Now, in addition to the confidential review process for EGCs which remains in effect, the SEC announced that it will review, on a confidential basis, draft submissions of the following registration statements filed by any issuer (including foreign private issuers)—not just EGCs:

  • IPOs.  Securities Act IPO registration statements (or other initial Securities Act registrations)—again, from any issuer.  This will permit larger pre-public companies to take advantage of the confidential submission process.
  • Listings, But No OfferingsSpin Offs.  Securities Exchange Act registration statements that relate to an initial direct listing on a stock exchange without a concurrent public offering.  This will be useful to companies going public via a “spin off” from another public company.
  • Follow-On Offerings.  Securities Act registration statements for an offering within a year of the company’s initial Securities Act or Securities Exchange Act registration statement.  This should prove useful to companies conducting a “follow-on” stock offering in the wake of a successful IPO.  In addition to raising additional capital for the company, follow-ons have traditionally allowed pre-public shareholders to sell some of their holdings in the common situation where underwriters were reluctant to let them “piggy back” on the IPO registration statement (although often the follow-on registration statements are not selected for SEC review, as the recent IPO registration statement would have received a full inspection).

As with the EGC process, IPO and direct listing registration statements and amendments must be filed at least 15 days prior to any IPO roadshow, or 15 days prior to the requested effective date of the registration statement if there isn’t a road show.  One difference for follow-on offering registrations is that the SEC will only review the first draft submission confidentially, not subsequent amendments.

The confidential submission process has several advantages for issuers.  It allows the company to keep the registration statement and its exhibits out of the public domain until the company decides that it is ready to move forward with the offering, if at all.  If it abandons the offering before committing to a road show, its submission remains confidential.  In this manner, the company can avoid the risk of being perceived by the market as “damaged goods” by dint of abandoning its IPO.  It also facilitates pursuing “dual track” exit strategies for founders and/or venture investors—that is, exploring a sale of the company and an IPO simultaneously.

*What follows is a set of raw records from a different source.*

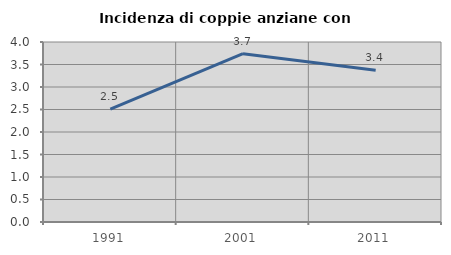
| Category | Incidenza di coppie anziane con figli |
|---|---|
| 1991.0 | 2.509 |
| 2001.0 | 3.741 |
| 2011.0 | 3.372 |
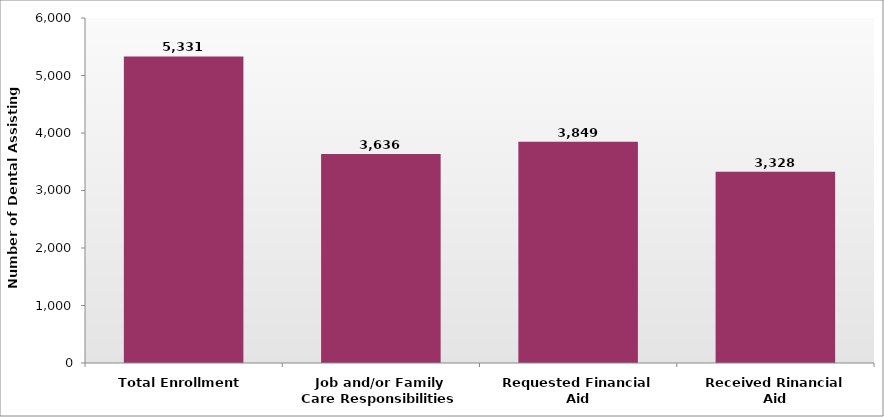
| Category | number of dental assisting students |
|---|---|
| Total Enrollment | 5331 |
| Job and/or Family Care Responsibilities | 3636 |
| Requested Financial Aid | 3849 |
| Received Rinancial Aid | 3328 |
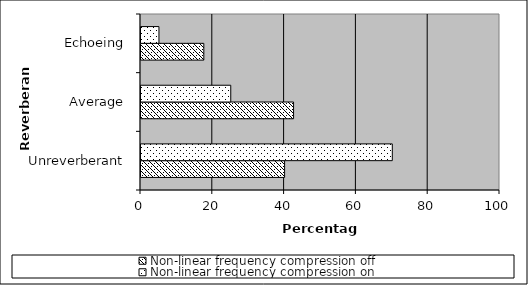
| Category | Non-linear frequency compression off | Non-linear frequency compression on |
|---|---|---|
| Unreverberant | 40 | 70 |
| Average | 42.5 | 25 |
| Echoeing | 17.5 | 5 |
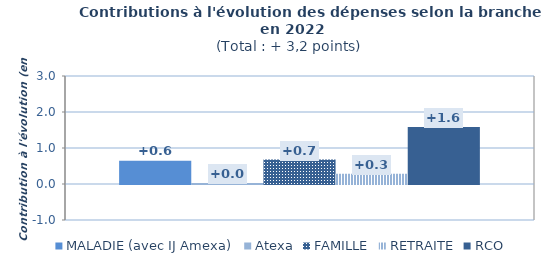
| Category | MALADIE (avec IJ Amexa) | Atexa | FAMILLE | RETRAITE | RCO |
|---|---|---|---|---|---|
| Contri croiss | 0.649 | 0.028 | 0.679 | 0.288 | 1.583 |
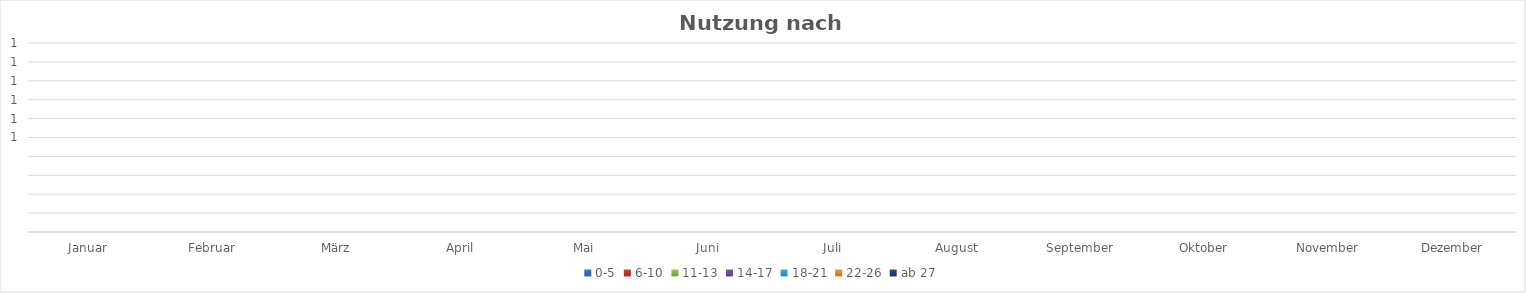
| Category | 0-5 | 6-10 | 11-13 | 14-17 | 18-21 | 22-26 | ab 27 |
|---|---|---|---|---|---|---|---|
| Januar | 0 | 0 | 0 | 0 | 0 | 0 | 0 |
| Februar | 0 | 0 | 0 | 0 | 0 | 0 | 0 |
| März | 0 | 0 | 0 | 0 | 0 | 0 | 0 |
| April | 0 | 0 | 0 | 0 | 0 | 0 | 0 |
| Mai | 0 | 0 | 0 | 0 | 0 | 0 | 0 |
| Juni | 0 | 0 | 0 | 0 | 0 | 0 | 0 |
| Juli | 0 | 0 | 0 | 0 | 0 | 0 | 0 |
| August | 0 | 0 | 0 | 0 | 0 | 0 | 0 |
| September | 0 | 0 | 0 | 0 | 0 | 0 | 0 |
| Oktober | 0 | 0 | 0 | 0 | 0 | 0 | 0 |
| November | 0 | 0 | 0 | 0 | 0 | 0 | 0 |
| Dezember | 0 | 0 | 0 | 0 | 0 | 0 | 0 |

Even if the company goes forward with the offering, and consequently makes its confidential submissions publicly available, there is value to companies in not having to endure, in real time, the intense microscope of the media on the sometimes painful SEC review process. (On the other hand, some would probably say that undergoing that process in the open is beneficial to investors).

While the expansion of the useful confidential submission review process is a welcome development, it can fairly be characterized as an incremental improvement, not a transformational one.  Such “baby steps” may not be enough to reverse the continuing reduction in the overall number of U.S. publicly traded companies, a trend which is attracting growing concern.